=== TASK STATEMENT ===
Repeat each entry word for word. Leave any images out of the copy.

=== DATA ===
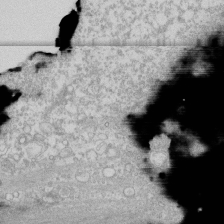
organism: Human
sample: CRL-1474
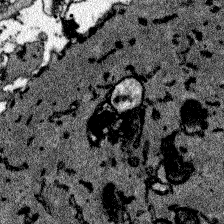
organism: Zebrafish
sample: Larval olfactory bulb
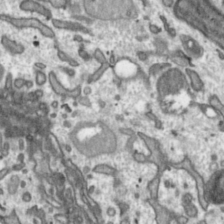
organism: Toxoplasma gondii
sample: Parasites in a vacuole inside a host cell
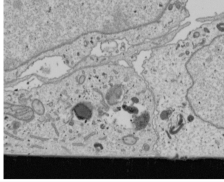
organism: Human
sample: Mitochondria in U2OS cells
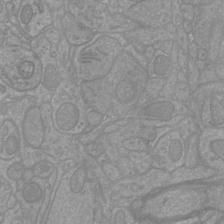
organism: Mouse
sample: Cortical neurons
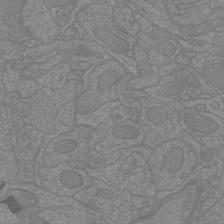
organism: Mouse
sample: Cortical neurons
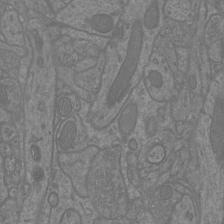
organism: Mouse
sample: Cortical neurons
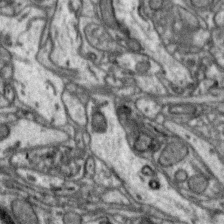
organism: Zebra finch
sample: Brain
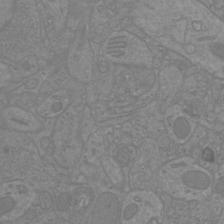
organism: Mouse
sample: Cortical neurons
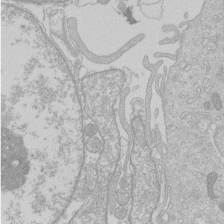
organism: Human
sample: Macrophage cells
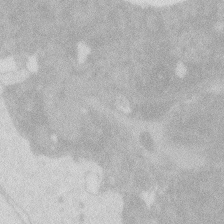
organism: Zebrafish
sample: Macrophage
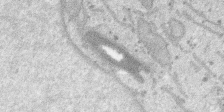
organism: Human
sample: Lung epithelial cells infected with SARS-CoV-2
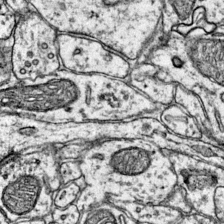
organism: Mouse
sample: Primary visual cortex
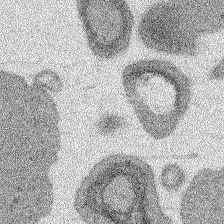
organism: Human
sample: HeLa cells
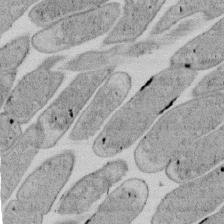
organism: E. coli
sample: Bacterial nucleoid
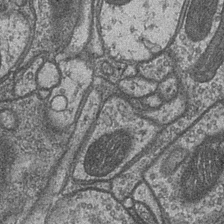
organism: Drosophila
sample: Optic medulla
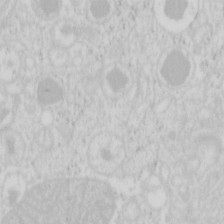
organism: Mouse
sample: Pancreas
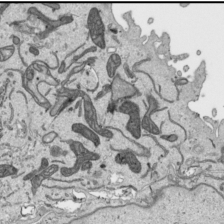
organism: Human
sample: Mitochondria in HCT116 cells
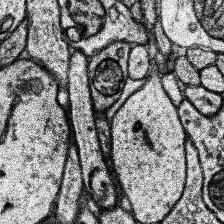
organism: Human
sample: Temporal Lobe
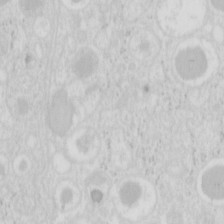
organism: Mouse
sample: Pancreas
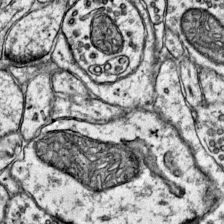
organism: Mouse
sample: Primary visual cortex
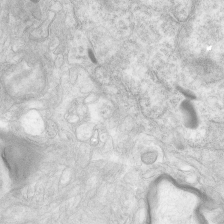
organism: Human
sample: Neocortex
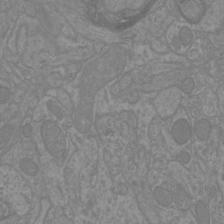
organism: Mouse
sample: Cortical neurons
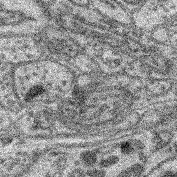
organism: Mouse
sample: Retina
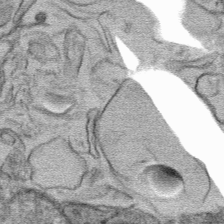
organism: Mouse
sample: Mouse hepatocytes
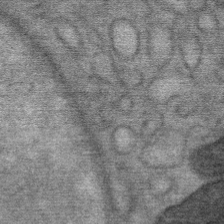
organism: Mouse
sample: Mouse Salivary gland
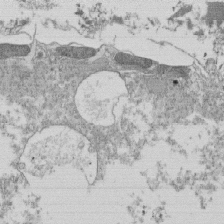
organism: Tetrahymena
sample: Cilia in tetrahymena
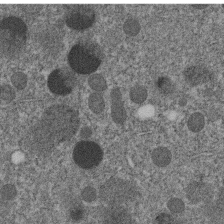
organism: C. elegans
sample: C. elegans embryo early stage
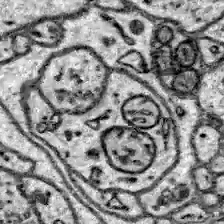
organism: Zebrafish
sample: Brain
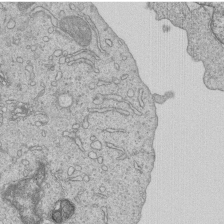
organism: Human
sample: MDA-MB-231 cells
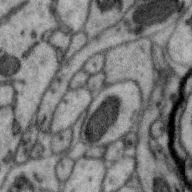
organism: Zebra finch
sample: Brain
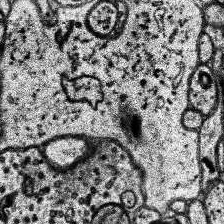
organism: Human
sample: Temporal Lobe
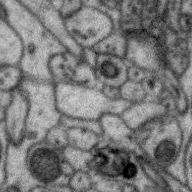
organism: Zebra finch
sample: Brain
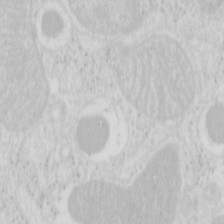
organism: Mouse
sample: Pancreas
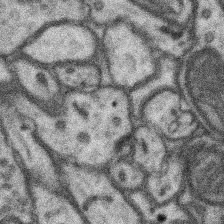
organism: Mouse
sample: Somatosensory cortex neuropil
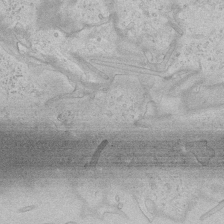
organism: Human
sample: Mitochondria in HCT116 cells
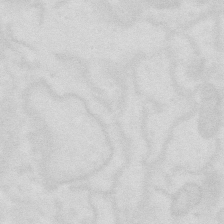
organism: Human
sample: HeLa cells
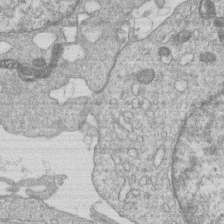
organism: Human
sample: Macrophage cells
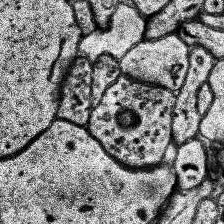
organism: Human
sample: Temporal Lobe

=== RESULT OF THE TASK ===
organism: Human
sample: CRL-1474
organism: Zebrafish
sample: Larval olfactory bulb
organism: Toxoplasma gondii
sample: Parasites in a vacuole inside a host cell
organism: Human
sample: Mitochondria in U2OS cells
organism: Mouse
sample: Cortical neurons
organism: Mouse
sample: Cortical neurons
organism: Mouse
sample: Cortical neurons
organism: Zebra finch
sample: Brain
organism: Mouse
sample: Cortical neurons
organism: Human
sample: Macrophage cells
organism: Zebrafish
sample: Macrophage
organism: Human
sample: Lung epithelial cells infected with SARS-CoV-2
organism: Mouse
sample: Primary visual cortex
organism: Human
sample: HeLa cells
organism: E. coli
sample: Bacterial nucleoid
organism: Drosophila
sample: Optic medulla
organism: Mouse
sample: Pancreas
organism: Human
sample: Mitochondria in HCT116 cells
organism: Human
sample: Temporal Lobe
organism: Mouse
sample: Pancreas
organism: Mouse
sample: Primary visual cortex
organism: Human
sample: Neocortex
organism: Mouse
sample: Cortical neurons
organism: Mouse
sample: Retina
organism: Mouse
sample: Mouse hepatocytes
organism: Mouse
sample: Mouse Salivary gland
organism: Tetrahymena
sample: Cilia in tetrahymena
organism: C. elegans
sample: C. elegans embryo early stage
organism: Zebrafish
sample: Brain
organism: Human
sample: MDA-MB-231 cells
organism: Zebra finch
sample: Brain
organism: Human
sample: Temporal Lobe
organism: Zebra finch
sample: Brain
organism: Mouse
sample: Pancreas
organism: Mouse
sample: Somatosensory cortex neuropil
organism: Human
sample: Mitochondria in HCT116 cells
organism: Human
sample: HeLa cells
organism: Human
sample: Macrophage cells
organism: Human
sample: Temporal Lobe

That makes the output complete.